4.3 Maintenance and Monitoring:

• Regular Inspections: Implement a regular inspection program to monitor the condition of the skirt and identify any potential issues early on. This includes visual inspections, NDT assessments, and monitoring of environmental conditions.
• Corrosion Control: Implement measures to control corrosion and prevent degradation of the skirt. This may involve coatings, cathodic protection, or other corrosion mitigation techniques.
• Record Keeping: Maintain detailed records of inspections, maintenance activities, and any repairs performed on the skirt. This information is crucial for tracking the skirt's condition and planning future maintenance activities.

Chapter 5: Case Studies of Skirt Design and Installation

This chapter presents real-world examples of successful skirt design and installation projects in the oil and gas industry, highlighting the key challenges, solutions, and lessons learned.

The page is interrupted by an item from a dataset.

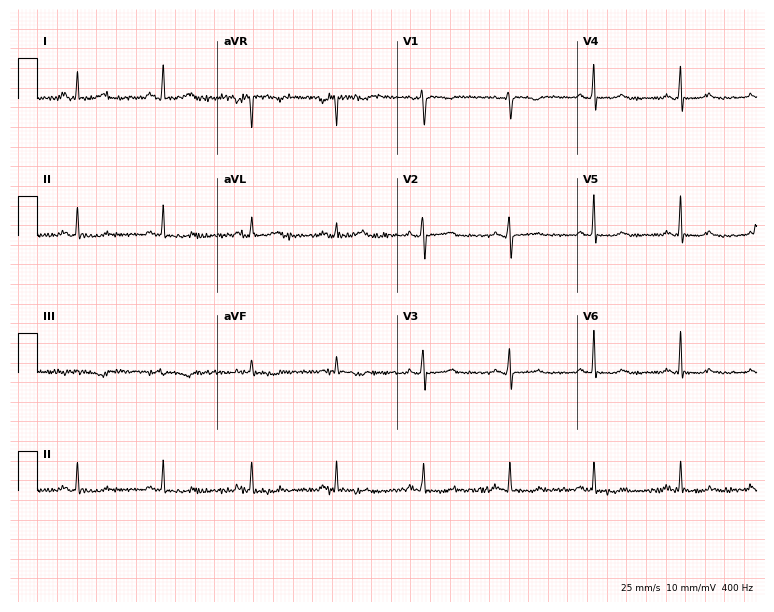
12-lead ECG from a woman, 42 years old (7.3-second recording at 400 Hz). Recorded interpretation: within normal limits.
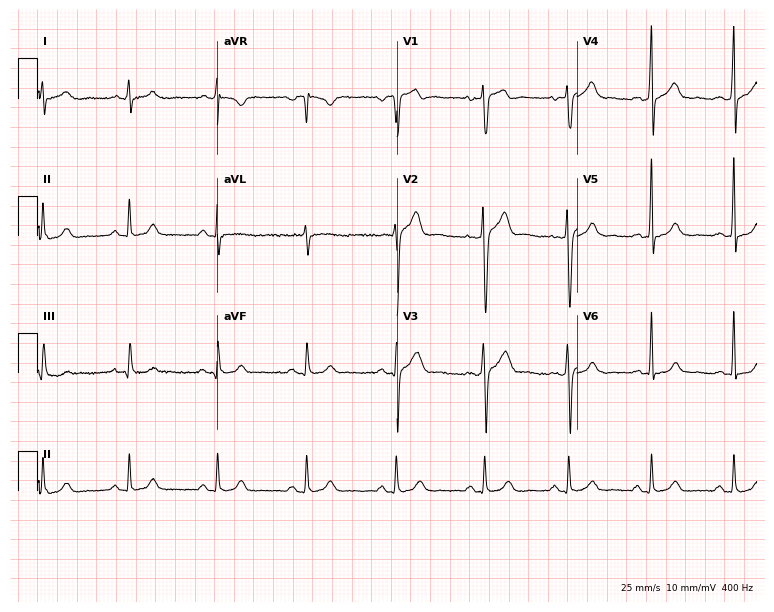
Resting 12-lead electrocardiogram (7.3-second recording at 400 Hz). Patient: a 27-year-old male. None of these six findings is recorded: first-degree AV block, right bundle branch block, left bundle branch block, sinus bradycardia, atrial fibrillation, sinus tachycardia. Other findings, if any, are not listed.

5.1 Case Study 1: Offshore Storage Tank Skirt:

• Challenge: Design a skirt for an offshore storage tank that could withstand extreme weather conditions, including high winds, waves, and seismic activity.
• Solution: The skirt was designed using a tapered configuration for increased strength and stability. Special anti-corrosion coatings and cathodic protection were applied to address the harsh marine environment.
• Outcome: The skirt successfully supported the offshore storage tank throughout its operating life, demonstrating the importance of considering environmental factors in skirt design.

5.2 Case Study 2: Pressure Vessel Skirt with Complex Foundation:

• Challenge: Design a skirt for a large pressure vessel that needed to be supported on a complex foundation with uneven soil conditions.
• Solution: FEA simulations were used to analyze the stresses and strains on the skirt, taking into account the foundation's irregular geometry and varying soil properties. Adjustments were made to the skirt's design to ensure stability and prevent uneven settling.
• Outcome: The skirt successfully supported the pressure vessel, demonstrating the effectiveness of FEA simulations for optimizing skirt designs in challenging conditions.

5.3 Case Study 3: Skirt Replacement Project:

• Challenge: Replace the skirt on an aging pressure vessel, minimizing downtime and ensuring minimal disruption to operations.
• Solution: The replacement skirt was fabricated off-site and pre-assembled to streamline the installation process. Carefully planned rigging and lifting operations ensured that the new skirt was installed efficiently and without incident.
• Outcome: The skirt replacement project was completed successfully, demonstrating the importance of planning and coordination in minimizing downtime and maintaining operational efficiency.

Conclusion:

Skirts are essential components in the oil and gas industry, providing structural support, load distribution, and corrosion protection for vertical vessels. By adhering to sound design principles, utilizing advanced software tools, and following best practices, engineers can ensure that skirts remain safe, reliable, and efficient components throughout their service life. Case studies highlight the challenges and successes associated with skirt design and installation, providing valuable lessons for future projects in the oil and gas industry.